I thought he was lying again. Having some sport at my expense. I went close to the back wall of the shed and yelled “Susan!” at the top of my voice.
He wasn’t lying. Faintly I heard Susan’s voice come back to me through the house wall. “Is that you, Pete?” she cried. “Pete?”
“Right here, Susan! Are you all right?”
“Oh, yes, Pete. I’m locked in, but I’m okay. Are you?”
“I’m fine!” I yelled back. And I really was feeling fine now. For I knew at last that Susan was okay and that Mike Sebastien or Sergeant Carroll or Susan’s father and his friends or somebody ought to be here very soon to put on the big rescue act. By then I hoped Osgood and Harter would be long gone with their lousy treasure. No reason why they shouldn’t be. A pocketful of Spanish gold can buy a lot of fast transportation, with no questions asked, in our part of the country. And with a decent head start, I knew Osgood and Harter might never be found. But who cared?

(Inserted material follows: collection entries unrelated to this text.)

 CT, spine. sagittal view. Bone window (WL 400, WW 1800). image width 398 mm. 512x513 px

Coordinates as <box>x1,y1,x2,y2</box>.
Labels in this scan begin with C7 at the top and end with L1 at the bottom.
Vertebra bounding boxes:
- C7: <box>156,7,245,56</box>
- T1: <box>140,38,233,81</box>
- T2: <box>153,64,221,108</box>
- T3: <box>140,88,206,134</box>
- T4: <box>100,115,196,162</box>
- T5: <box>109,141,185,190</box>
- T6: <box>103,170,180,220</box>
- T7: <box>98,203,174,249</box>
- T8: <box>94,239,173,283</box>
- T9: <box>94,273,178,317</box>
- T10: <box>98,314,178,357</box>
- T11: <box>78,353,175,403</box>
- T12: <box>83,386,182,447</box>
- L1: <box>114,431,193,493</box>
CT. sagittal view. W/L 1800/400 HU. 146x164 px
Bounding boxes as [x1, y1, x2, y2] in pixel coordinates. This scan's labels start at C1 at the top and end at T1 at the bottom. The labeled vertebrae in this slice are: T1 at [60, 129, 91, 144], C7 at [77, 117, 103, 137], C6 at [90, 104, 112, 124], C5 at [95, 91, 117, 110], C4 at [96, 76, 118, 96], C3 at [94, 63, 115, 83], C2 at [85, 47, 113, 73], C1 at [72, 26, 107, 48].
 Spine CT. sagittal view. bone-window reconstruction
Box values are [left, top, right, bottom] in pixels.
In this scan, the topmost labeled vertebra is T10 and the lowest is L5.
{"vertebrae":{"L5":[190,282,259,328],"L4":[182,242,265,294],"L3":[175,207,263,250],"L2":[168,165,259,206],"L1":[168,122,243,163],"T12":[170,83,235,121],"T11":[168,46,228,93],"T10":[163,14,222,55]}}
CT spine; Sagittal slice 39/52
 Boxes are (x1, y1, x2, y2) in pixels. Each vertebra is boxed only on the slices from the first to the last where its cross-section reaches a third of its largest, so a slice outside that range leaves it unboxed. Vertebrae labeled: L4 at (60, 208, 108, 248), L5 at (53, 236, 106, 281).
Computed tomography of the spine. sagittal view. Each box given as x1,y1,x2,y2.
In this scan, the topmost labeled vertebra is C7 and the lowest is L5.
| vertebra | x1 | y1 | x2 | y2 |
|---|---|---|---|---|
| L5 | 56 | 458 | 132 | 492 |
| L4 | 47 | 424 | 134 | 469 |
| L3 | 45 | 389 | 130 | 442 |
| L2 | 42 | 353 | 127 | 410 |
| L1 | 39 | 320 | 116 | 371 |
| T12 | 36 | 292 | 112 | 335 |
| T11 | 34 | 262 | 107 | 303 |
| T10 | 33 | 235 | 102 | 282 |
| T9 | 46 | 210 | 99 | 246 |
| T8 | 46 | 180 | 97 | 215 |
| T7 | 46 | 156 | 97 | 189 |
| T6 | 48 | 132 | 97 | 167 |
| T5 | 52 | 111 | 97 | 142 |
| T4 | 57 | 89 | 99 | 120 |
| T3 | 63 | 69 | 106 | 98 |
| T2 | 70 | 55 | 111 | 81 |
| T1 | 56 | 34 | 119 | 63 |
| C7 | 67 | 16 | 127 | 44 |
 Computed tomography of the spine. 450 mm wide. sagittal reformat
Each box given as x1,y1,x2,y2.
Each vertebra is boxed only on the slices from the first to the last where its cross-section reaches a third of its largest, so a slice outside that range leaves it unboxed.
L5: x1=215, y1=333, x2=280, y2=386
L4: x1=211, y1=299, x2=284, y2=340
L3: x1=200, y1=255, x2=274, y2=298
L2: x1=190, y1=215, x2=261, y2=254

Susan’s voice reached me through the wall. “Have they got you, too, Pete?”
“I’m locked in the shed behind the house!” I felt silly yelling it all out like that while Osgood stood outside the shed door grinning and listening to every word.
“Oh, dear!” Susan called in a discouraged sort of way.
Osgood spoke through the door. “It’ll only be for a little while, Pete,” he said. “You won’t be shut in there long. Just until Harter and I can get safe away from this blasted inlet with our treasure!”